The mutual society is dissolved:

  1. After expiry of the period of time specified in the memorandum and articles of association,
  2. Through a resolution by the senior representative body,
  3. Upon opening of insolvency proceedings against the mutual society,
  4. From the date on which the order to dismiss an insolvency petition due to a lack of assets becomes final.

Section 43
Dissolution resolution

(1) The resolution of the senior representative body to dissolve the society (section 42 no. 2) requires a three-fourths majority of votes cast, unless otherwise set forth in the memorandum and articles of association. Members of the senior representative body who voted against the dissolution may have their objection to the dissolution recorded.

(2) The resolution is subject to approval by the Supervisory Authority. The Supervisory Authority shall inform the court of registration of its approval.

(3) If the mutual society has been dissolved by a resolution of the senior representative body, the insurance contracts concluded between the members and the society expire on the date specified in the resolution, at the earliest, however, after a period of four weeks. Any claims arising by that date may be asserted; as regards any contributions paid in advance for future periods of insurance, these may be reclaimed only after deduction of the incurred expenses. These provisions do not apply to life insurance contracts; these are not affected unless otherwise set forth in the memorandum and articles of association.

Section 44
Portfolio transfer

Contracts for the purpose of transferring the portfolio of a mutual society wholly or partly to another undertaking are subject to approval by the senior representative body before coming into effect. The resolution requires a three-fourths majority of votes cast, unless otherwise set forth in the memorandum and articles of association.

Section 44a
(repealed)

Section 44b
(repealed)

Section 44c
(repealed)

Section 45
Registration of dissolution

The management board shall apply for registration of the dissolution of the mutual society in the commercial register. This does not apply if insolvency proceedings have been opened or an insolvency petition has been dismissed. In these cases (section 42 nos. 3 and 4) the court shall by virtue of its authority register the dissolution of the society and the grounds thereof; the office of the insolvency court shall send to the court of registration a certified copy of the order to open insolvency proceedings or a certified copy of the order to dismiss an insolvency petition, certifying that the order has become final.

Section 46
Winding-up

(1) Winding-up follows dissolution of the mutual society, unless insolvency proceedings have been opened against the mutual society.

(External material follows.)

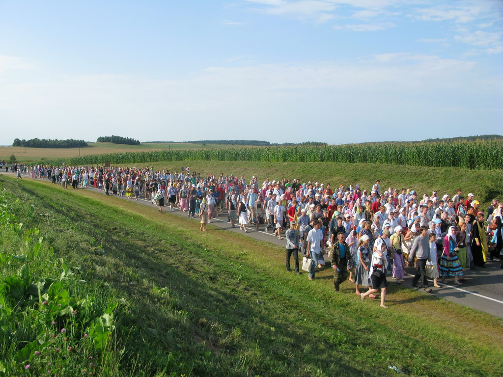 Фестиваль Братья - Крестный ход в Логойск
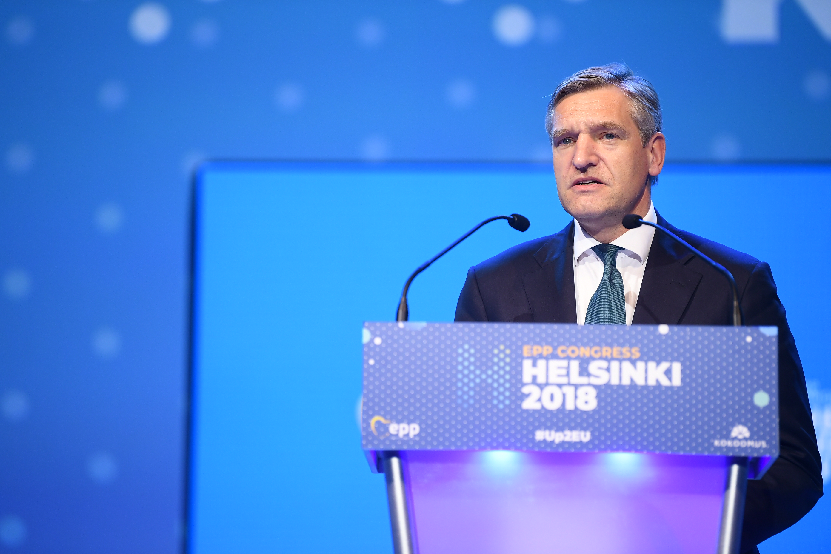 AAA_2075

(2) During winding-up, the same provisions apply as beforehand, unless otherwise set forth in the following provisions or implied from the purpose of the winding-up. In particular supplementary contributions or cost allocations (sections 24 to 27) may be called for and collected. New policies may no longer be written; the existing policies may not be increased or renewed.

Section 47
Winding-up procedure

(1) Winding-up is performed by the members of the management board as liquidators, unless other persons have been designated by the memorandum and articles of association or a resolution of the senior representative body. The liquidator may also be a legal person.

(2) If cause exists, the court of registration shall appoint and dismiss liquidators at the request of the supervisory board or a minority of members to be specified in the memorandum and articles of association. Section 146 of the Law on Matters Relating to Voluntary Jurisdiction (Gesetz über die Angelegenheiten der freiwilligen Gerichtsbarkeit) applies accordingly. Any liquidators who have not been appointed by the court may be dismissed by the senior representative body at any time. For claims under the employment contract, the generally applicable rules apply.

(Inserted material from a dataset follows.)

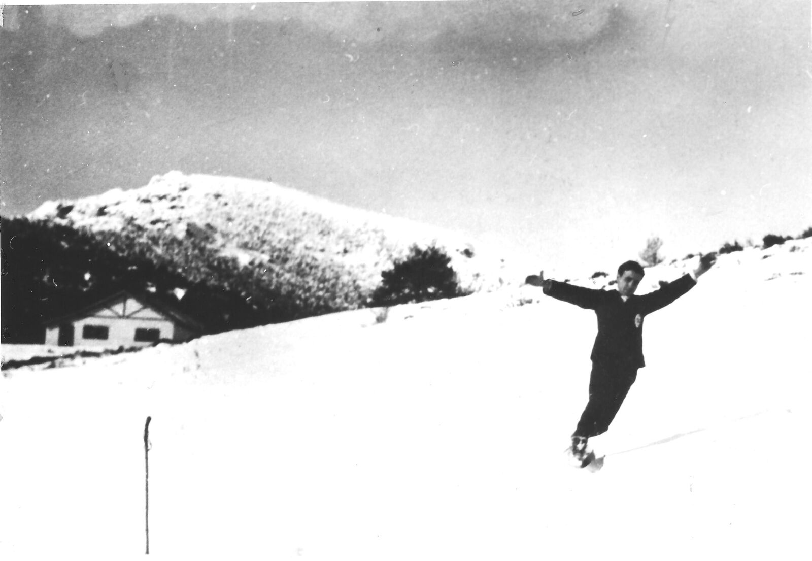 Juan Kindelán Duany practicando la cristiania cerca del Clun Alpino Español.

(3) Furthermore, section 265 (4), sections 266 to 269, section 270 (1) and (2) sentence 1, sections 272 and 273 of the Stock Corporation Act apply accordingly for winding-up. Notwithstanding to analogous application of section 270 (2) sentence 3 and subsection (3) of the Stock Corporation Act, the provisions applicable to the preparation and auditing of the annual accounts and management report of a mutual society and sections 175, 176 of the Stock Corporation Act and sections 325, 328 of the Commercial Code apply mutatis mutandis to the opening balance sheet, the explanatory report, the annual accounts and management report.

Section 48
Repayment of the initial fund; distribution of assets

(1) The initial fund may not be repaid unless the claims of all the other creditors, in particular the claims of the members under insurance contracts have been met or security has been furnished. Supplementary contributions or cost allocations may not be imposed for repayment purposes.

(2) The assets of the mutual society remaining after the liabilities have been met are to be distributed among the existing members at the time of dissolution. The ratio used is the same as for surplus distribution

(3) The memorandum and articles of association may provide for alternative asset distribution; they may authorise the senior representative body to designate other eligible recipients.

Section 49
Continuation of the society

(1) If a mutual society has been dissolved due to lapse of time or a resolution of the senior representative body, the senior representative body may resolve to continue operation of the society until distribution of the assets among those eligible has commenced. The resolution requires a three-fourths majority of votes cast, unless otherwise set forth in the memorandum and articles of association. It is subject to approval by the Supervisory Authority, which shall inform the court of registration of such approval.

(2) The same applies if the mutual society has been dissolved following the opening of insolvency proceedings, but the proceedings have been discontinued upon petition by the mutual society, or set aside after an insolvency plan intended for the continued operation of the mutual society has been confirmed.

(3) The liquidators shall file an application for registration of the continuation of the society's operations in the commercial register; on filing the application they shall prove that distribution of the assets of the society among those eligible has not yet been started.

(4) The resolution to continue operations does not become effective until it has been entered in the commercial register of the place where the mutual society has its registered office.

Section 50
Requirement to pay contributions during insolvency proceedings

(1) If existing or former members are required to pay contributions by virtue of law or under the memorandum and articles of association (sections 24 to 26), they are liable for the society's debts if insolvency proceedings are opened.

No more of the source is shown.